In insertion sort, comparison happens between the adjacent elements. At most 1 inversion is eliminated for each comparison done with insertion sort. The variation used in shell sort is to avoid comparing elements until the last step of the algorithm. So, the last step of shell sort is to avoid comparing adjacent elements until the last step of the algorithm. So, the last step of shell sort is effectively the insertion sort algorithm. It improves insertion sort by allowing the comparison and exchange of elements that are far away. This is the first algorithm which got less than quadratic complexity among comparison sort algorithms.

Shell sort uses a sequence *h1, h2, ….ht* called the increment sequence.
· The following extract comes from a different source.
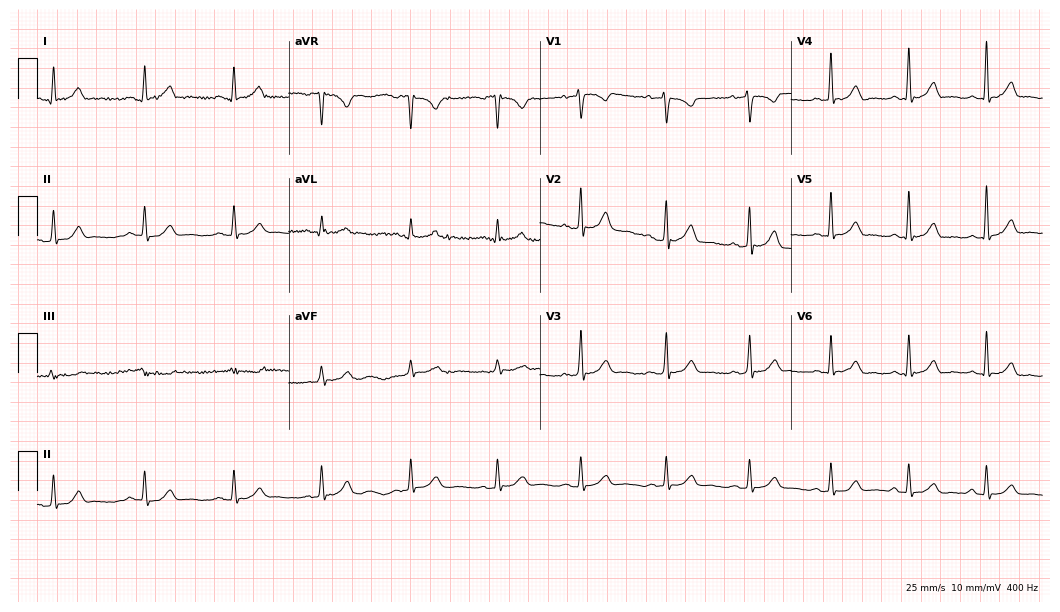
Electrocardiogram (10.2-second recording at 400 Hz), a 39-year-old female patient. Overall reading on record: normal ECG.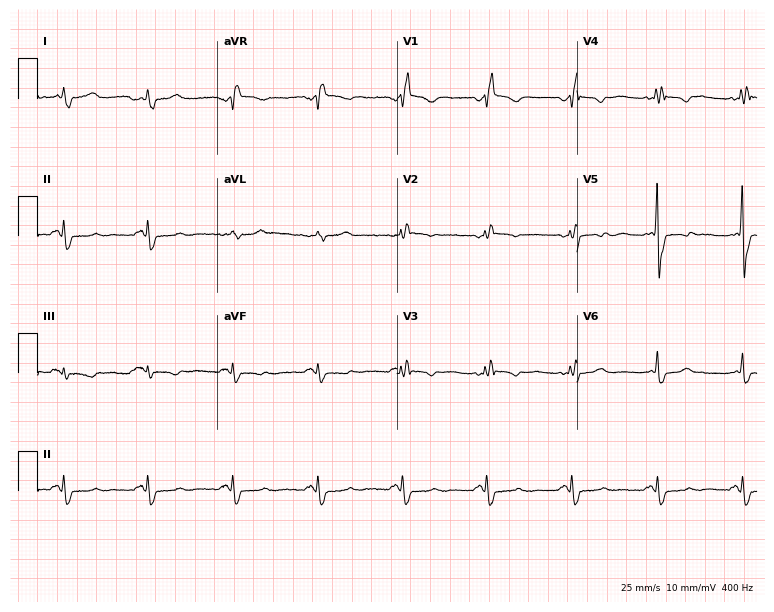
12-lead ECG from a 50-year-old female. Screened for six findings — first-degree AV block, right bundle branch block, left bundle branch block, sinus bradycardia, atrial fibrillation, sinus tachycardia — none is recorded. Only these six findings were labelled.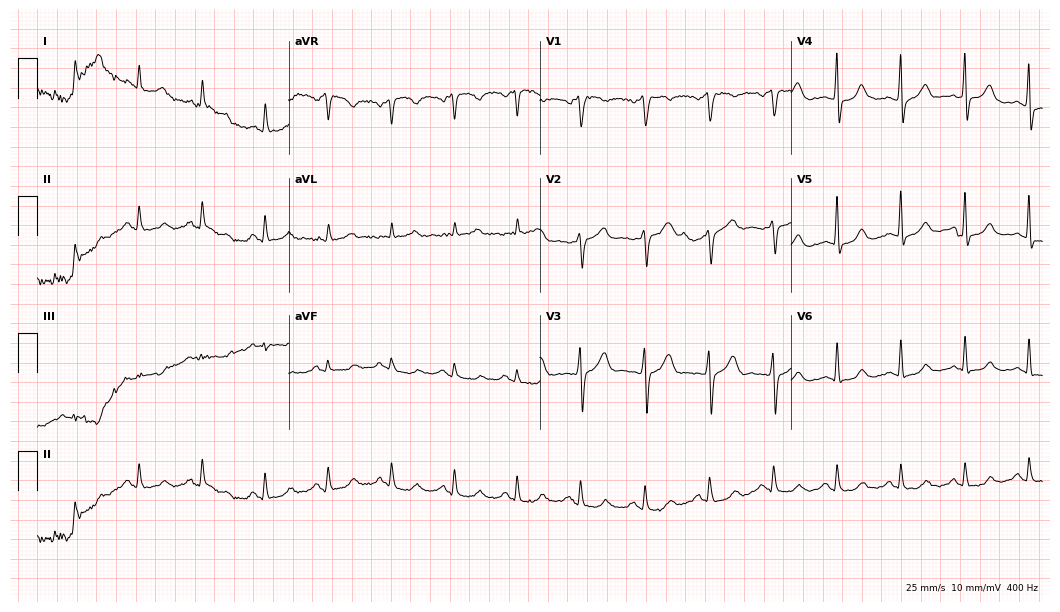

Any increment sequence is fine as long as h1 = 1 and some choices are better than others. Shell sort makes multiple passes through input list and sorts a number of equally sized sets using the insertion sort. Shell sort improves on the efficiency of insertion sort by quickly shifting values to their destination.

Here is an implementation of shell sort.

void shellSort(int arr[], int size) { int i,j,h,v; for(h = 1;h = size/9;h = 3*h + 1); for( ; h > 0; h = h/3) { for(i = h + 1;i < size; i++) { v = arr[i]; j = i; while(j>h && arr[j-h] > v) { arr[j] = arr[j-h]; j -= h; } arr[j] = v; } } }

Note that when h == 1, the algorithm makes a pass over the entire list, comparing adjacent element, but doing very few element exchanges. For h == 1, shell sort works like insertion sort, except the number of inversions that have to be eliminated is greatly reduced by the previous steps of the algorithm with h > 1.

### Analysis

Shell sort is efficient algorithm for medium size lists. For bigger lists, the algorithm is not the best choice. Fastest of all O(n^{2}) sorting algorithms.

Disadvantage of shell sort is that: it is complex and not nearly as efficient as the merge, heap and quick sorts. Shell sort is significantly slower that merge, heap and quick sorts, but it is relatively simple algorithm which makes it a great choice for sorting lists of less than 5000 items unless speed is important. It is also a good choice for repetitive sorting of smaller lists.

The best case of shell sort is when the array is already sorted in the right order. The number of comparisons is less. Running time of shell sort depends on the choice of increment sequence.